We solved similar problem the way bellow:
We had a core banking application, the customer sub-system needed a full text search on customers name, family, father name etc.
Different encoding, legacy migrated data, keyboard layouts and Farsi fonts ... made search process inaccurate.
We overcame the problem by replacing problematic characters with some standard one and saving the standard string for search purpose.
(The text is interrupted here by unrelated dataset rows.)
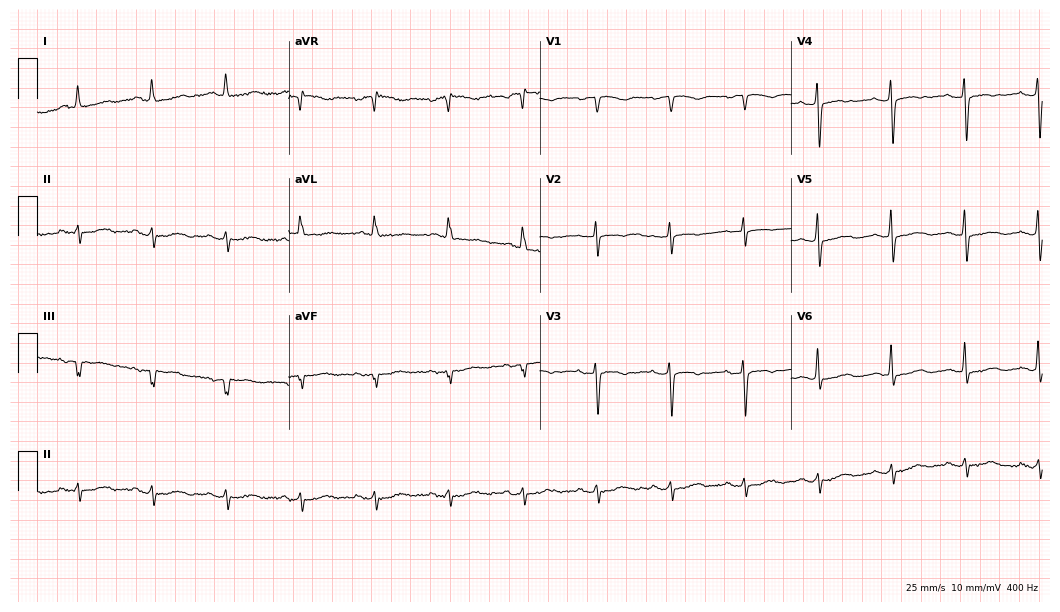
Resting 12-lead electrocardiogram. Patient: a female, 75 years old. None of these six findings is recorded: first-degree AV block, right bundle branch block (RBBB), left bundle branch block (LBBB), sinus bradycardia, atrial fibrillation (AF), sinus tachycardia. Only these six findings were labelled.
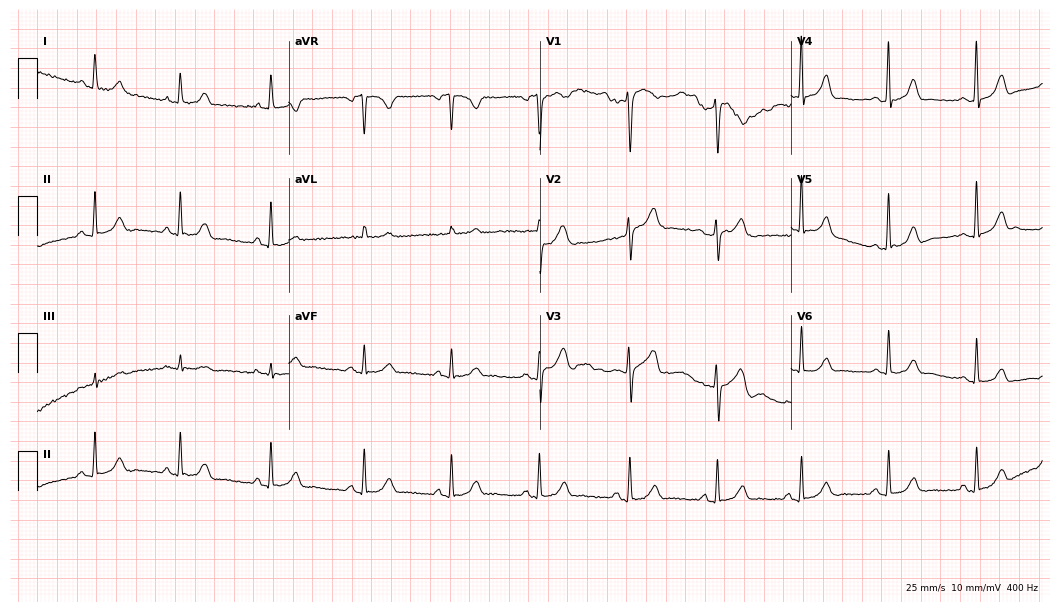
Resting 12-lead electrocardiogram. Patient: a woman, 38 years old. Read as a normal ECG.
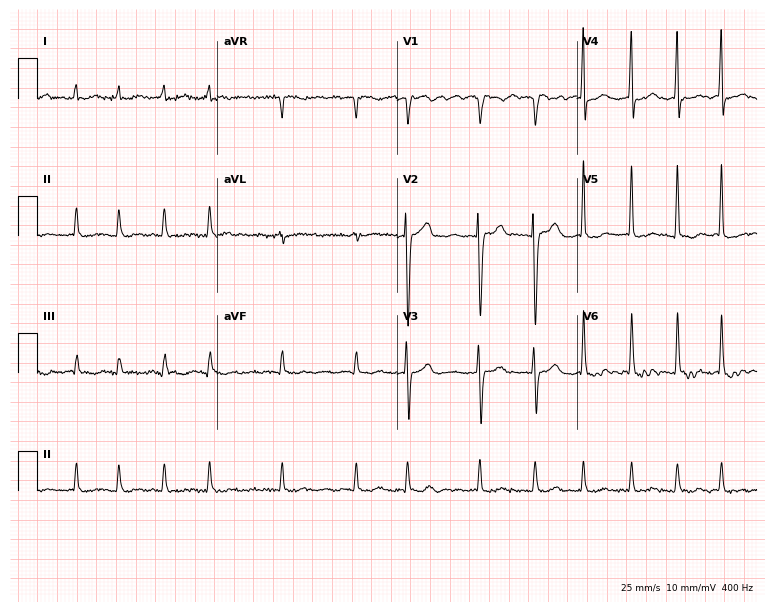
12-lead ECG from a female patient, 80 years old (7.3-second recording at 400 Hz). Shows atrial fibrillation.

After several iterations, the replacement is as bellow that may come in handy:
Formula="UPPER(REPLACE(REPLACE(REPLACE
(REPLACE(REPLACE(REPLACE(REPLACE(REPLACE
(REPLACE(REPLACE(REPLACE(REPLACE(REPLACE
(REPLACE(REPLACE(REPLACE(REPLACE(REPLACE
(REPLACE(REPLACE(REPLACE(REPLACE
(REPLACE(FirsName || LastName || FatherName,
chr(32),''),
chr(13),''),
chr(9),''),
chr(10),''),
'-',''),
'-',''),
'آ','ا'),
'أ', 'ا'),
'ئ', 'ي'),
'ي', 'ي'),
'ك', 'ک'),
'آإئؤةي','اايوهي'),
'ء',''),
'شأل','شاال'),
'ا.','اله'),
'.',''),
'الله','اله'),
'ؤ','و'),
'إ','ا'),
'ة','ه'),
' ا لله','اله'),
'ا لله','اله'),
' ا لله','اله'))"